J Neuroimmunol. 1994 Jan;49(1-2):97-108. doi: 10.1016/0165-5728(94)90185-6.
Synthesis of anti-ganglioside GM1 antibodies of the IgM class by peripheral blood mononuclear cells (PBMNC) from patients with immune-mediated neuropathies and motor neuron diseases and from normal controls was stimulated by Pokeweed mitogen (PWM) in vitro. In patients with acute Guillain-Barré syndrome or multifocal motor neuropathy and high serum titers of IgM anti-ganglioside GM1 antibodies this culture response was greatly enhanced as compared to controls and already detectable in unstimulated cultures. Limiting dilution analysis demonstrated high frequencies of GM1-specific B cells in these patients. Anti-ganglioside GM1 antibodies of the IgG and IgA class were only produced by PBMNC from patients with Guillain-Barré syndrome corresponding to serum titers. In cultures taken at intervals over 6 months in vitro B cell activity for IgM, IgG and IgA anti-ganglioside GM1 antibodies in two Guillain-Barré syndrome patients declined accompanied by clinical improvement and falling serum titers. We conclude that GM1-specific PWM-responsive B cells pre-exist in peripheral blood and respond to T cell-dependent stimulation in Guillain-Barré syndrome and multifocal motor neuropathy.

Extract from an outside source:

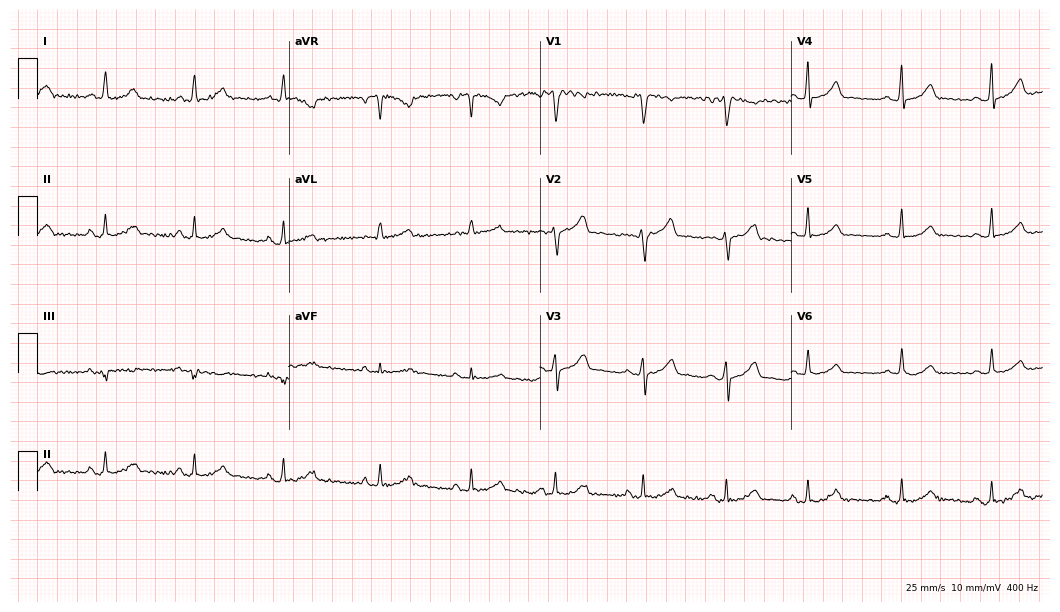
ECG — a 37-year-old woman. Screened for six findings — first-degree AV block, right bundle branch block (RBBB), left bundle branch block (LBBB), sinus bradycardia, atrial fibrillation (AF), sinus tachycardia — none is recorded. Findings outside these six are not listed.

来自免疫介导的神经病和运动神经元疾病患者以及正常对照的外周血单核细胞(PBMNC)在体外受商陆丝裂原(PWM)刺激后,可合成IgM类抗神经节苷脂GM1抗体。在急性吉兰-巴雷综合征或多灶性运动神经病患者且血清IgM抗神经节苷脂GM1抗体滴度较高时,与对照相比,这种培养反应显著增强,且在未受刺激的培养物中即可检测到。极限稀释分析表明这些患者中GM1特异性B细胞的频率很高。IgG和IgA类抗神经节苷脂GM1抗体仅由与血清滴度相对应的吉兰-巴雷综合征患者的PBMNC产生。在两名吉兰-巴雷综合征患者中,体外培养6个月期间每隔一段时间进行的培养显示,针对IgM、IgG和IgA抗神经节苷脂GM1抗体的B细胞活性下降,同时临床症状改善且血清滴度降低。我们得出结论,GM1特异性PWM反应性B细胞预先存在于外周血中,并在吉兰-巴雷综合征和多灶性运动神经病中对T细胞依赖性刺激产生反应。